It automatically stops when the liquid level in the casing annular
space has dropped below the 3-way valve (45), when Steam rising
into the reservoir has sufficiently reduced the casing pressure,
before the start of a new Production cycle.
[0112] Table 1 summarizes the position of each type of plug or
valve in each of the three parts of the Flow Control Apparatus, for
each of the three modes of operation of the Lateral well, as an
example of the Flow Control Apparatus.
[0113] Of all the Part 3) tubulars dedicated to the specific
Lateral well, only PBR (52) is above Packer (44); the other
tubulars above (44) are either shared by all wells, such as (35)
and the Insulated Steam tubing, or they belong to the Lift-gas
distribution systems of other Lateral wells.
[0114] This disposition limits the number of peripheral traversing
holes through the Packer (44) to one, for the lowermost Packer, and
to a maximum of eight, through the uppermost Packer of the eighth
Lateral well.
[0115] The conventional "on-off" Valve (53), hydraulically-operated
from the surface, and retrievable by wireline, is set in a mandrel
(53a), above the stinger of the Lift-gas feeder extension, located
just below the retrievable plug (51). When Valve (53) is open, the
partial Lift-gas stream, distributed to the selected Lateral well,
flows down from a gas-filled Casing annulus to the Lift-gas
extension pipe (26a) and from there to the curved tubing (26) and
back-up to the surface, via the gas-lift Valve (31) in its mandrel
(28) to the Production tubing (25) and its extension (25a), into
the Production Collector pipe (35) and, from there, via the
"Super-insulated" Production tubular, to the surface.

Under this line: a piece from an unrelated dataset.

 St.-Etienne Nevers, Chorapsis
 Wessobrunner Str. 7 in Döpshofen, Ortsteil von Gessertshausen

[0116] Conversely, the Production stream from the annulus between
the "quasi-horizontal" Liner (3) and tubing (17) is lifted-up by
Lift-gas delivered by the curved tubing (26) to the annular space
between the Curved liner (12) and the twin tubings (25) and (26),
via the gas-lift Valve (32) in Mandrel (29).

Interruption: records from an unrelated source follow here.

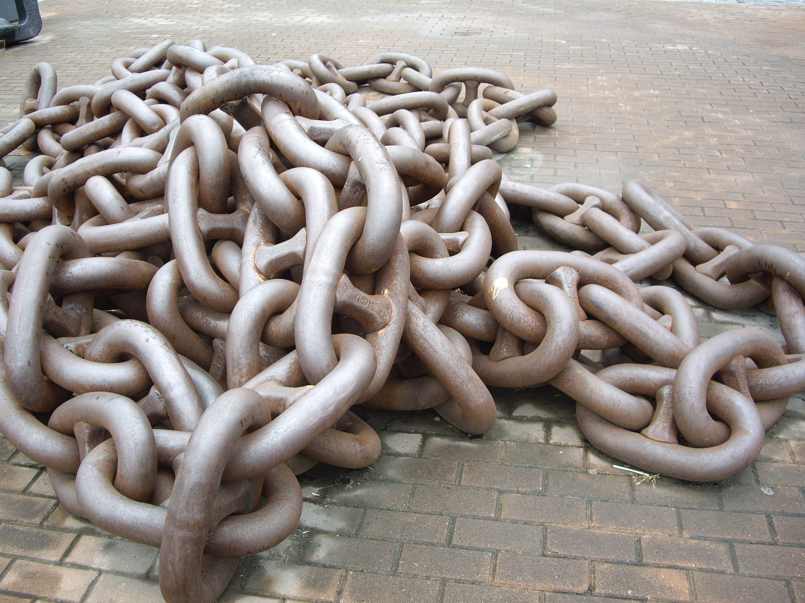 cadena de barco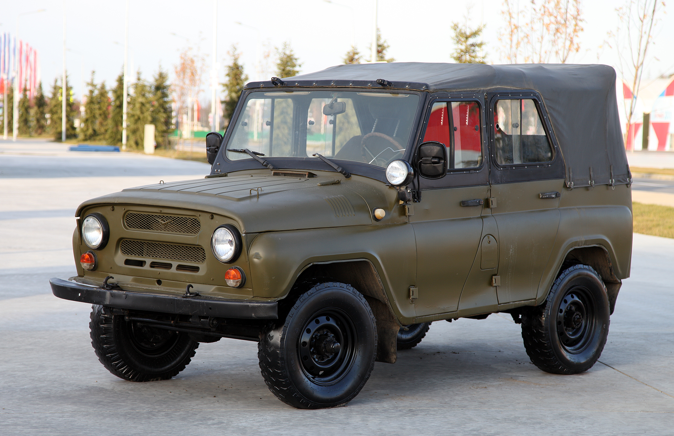 УАЗ-469 (UAZ-469)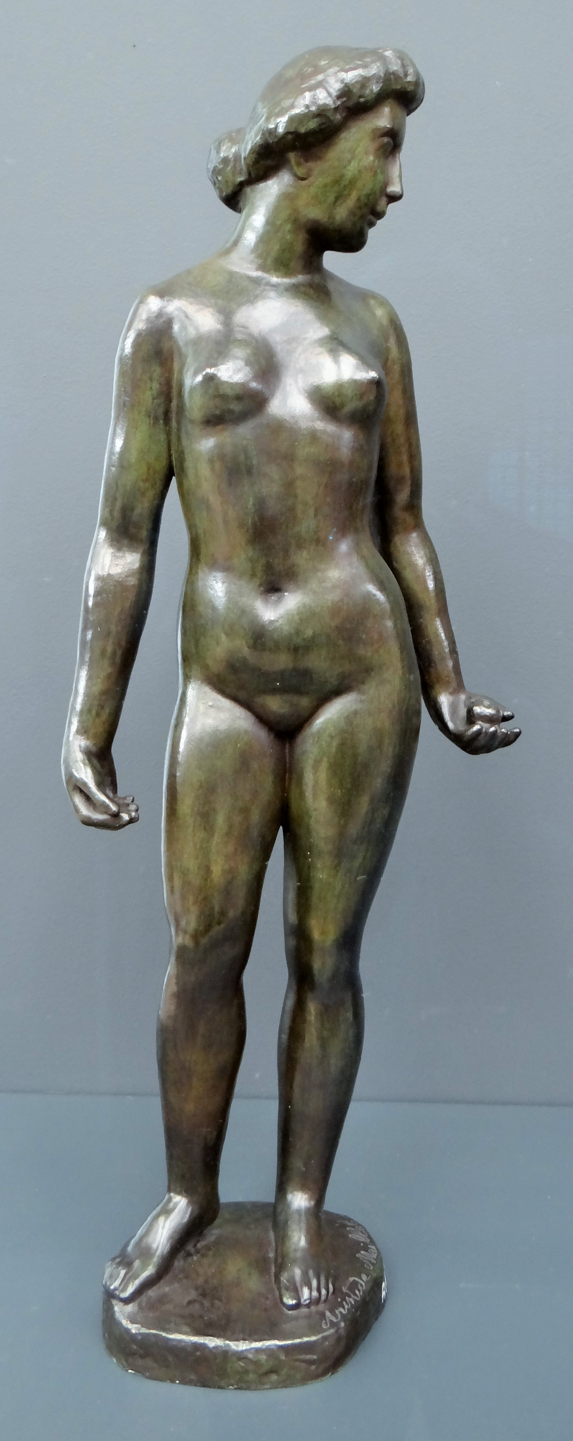 Eve à la pomme, 1899, statue en bronze, fonte Bingen et Costenoble, Aristide Maillol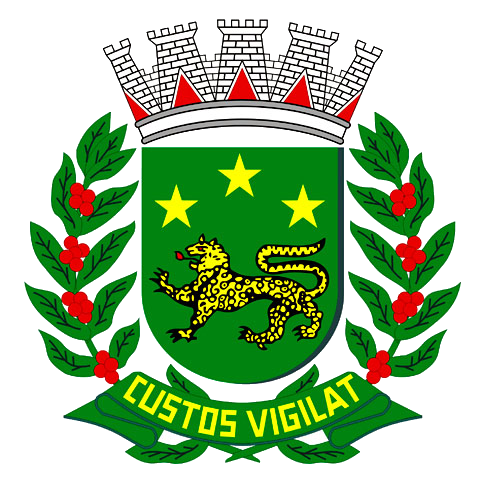 (Brasão do município de Bauru, estado de São Paulo, Brasil. Fonte: Trabalho próprio; Coat of Arms of the city of Araraquara, São Paulo state, Brazil. Own work; Emerson This work is in the public domain in Brazil for one of the following reasons: It is a work published or commissioned by a Brazilian government (federal, state, or municipal) prior to 1983.(Law 3071/1916, art. 662; Law 5988/1973, art. 46; Law 9610/1998, art. 115) It is the text of a treaty, convention, law, decree, regulation, judicial decision, or other official enactment.(Law 9610/1998, art. 8) )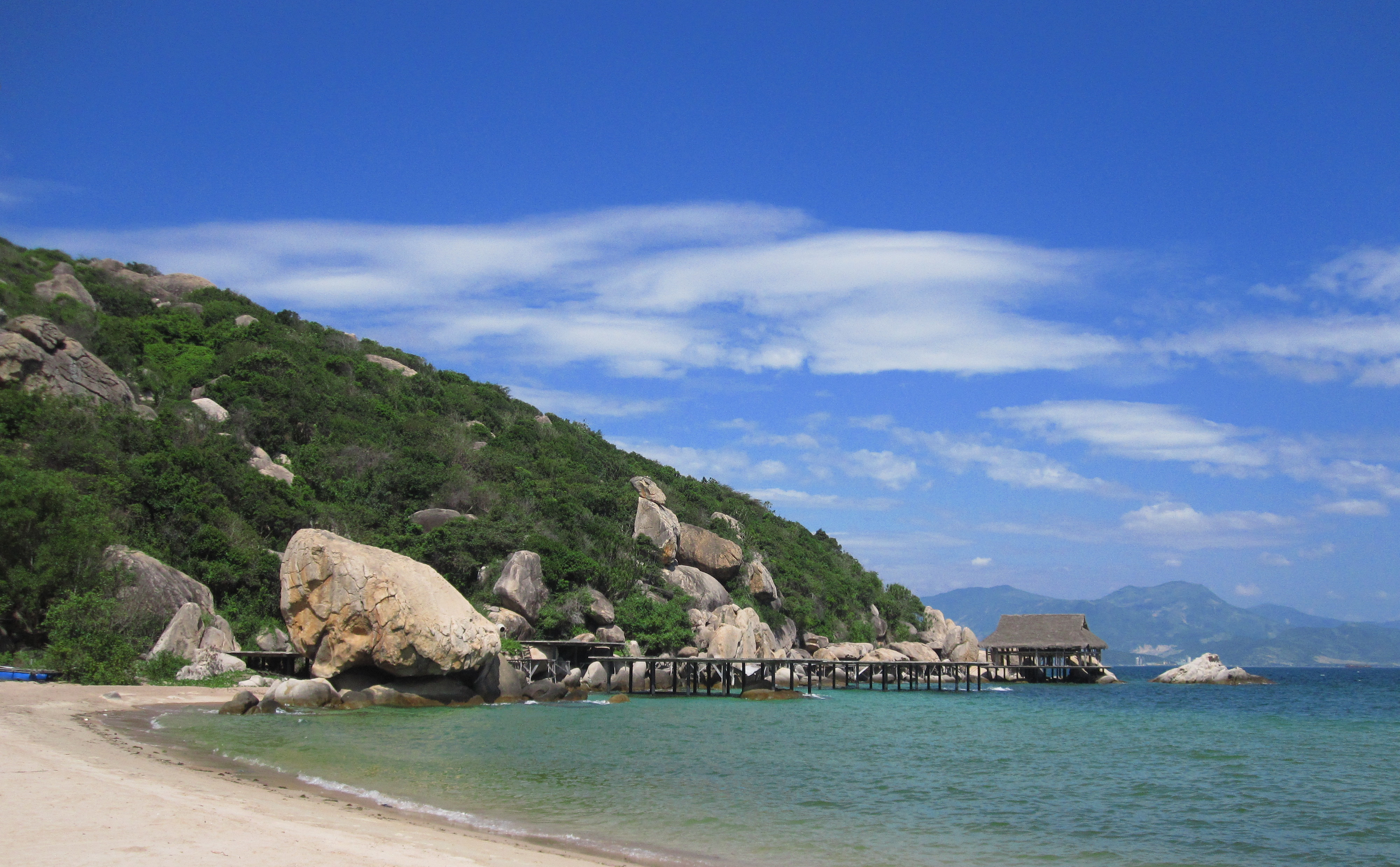 NGOC SUONG RESORT,CAM RANH,KHANH HOA

[0117] The resulting lightened stream is then delivered, first to
the annular space of Casing joint (16) and, from there to the
Production Collector pipe (35) via an open Float Valve or Standing
Valve (31a), preferably retrievable from a modified gas-lift
mandrel forming a welded H joint with Collector pipe (35).
[0118] This arrangement of parallel pipes in the Casing annulus,
below the "Super-insulated" Production tubular, reduced their
number from one, in the lowermost Modular Assembly, to a maximum of
8 for the uppermost Modular Asssembly, for a maximum stack of 8
lateral wells.
[0119] Each lateral well tubing string (17) is accessible via its
own Production tubing (25), after removal of the single retrievable
plug (51) by wireline tools, from the surface, through the stacked
Lift-gas feeder extension tubings (26a) and the gas-filled Casing
annular space.
[0120] The connection, by means of a sealing stinger in a PBR, of
each of the stacked Lift gas extension pipes (26a) provides
flexibility when the length of the much hotter Production Collector
pipe (35) increases, from the fluids heat.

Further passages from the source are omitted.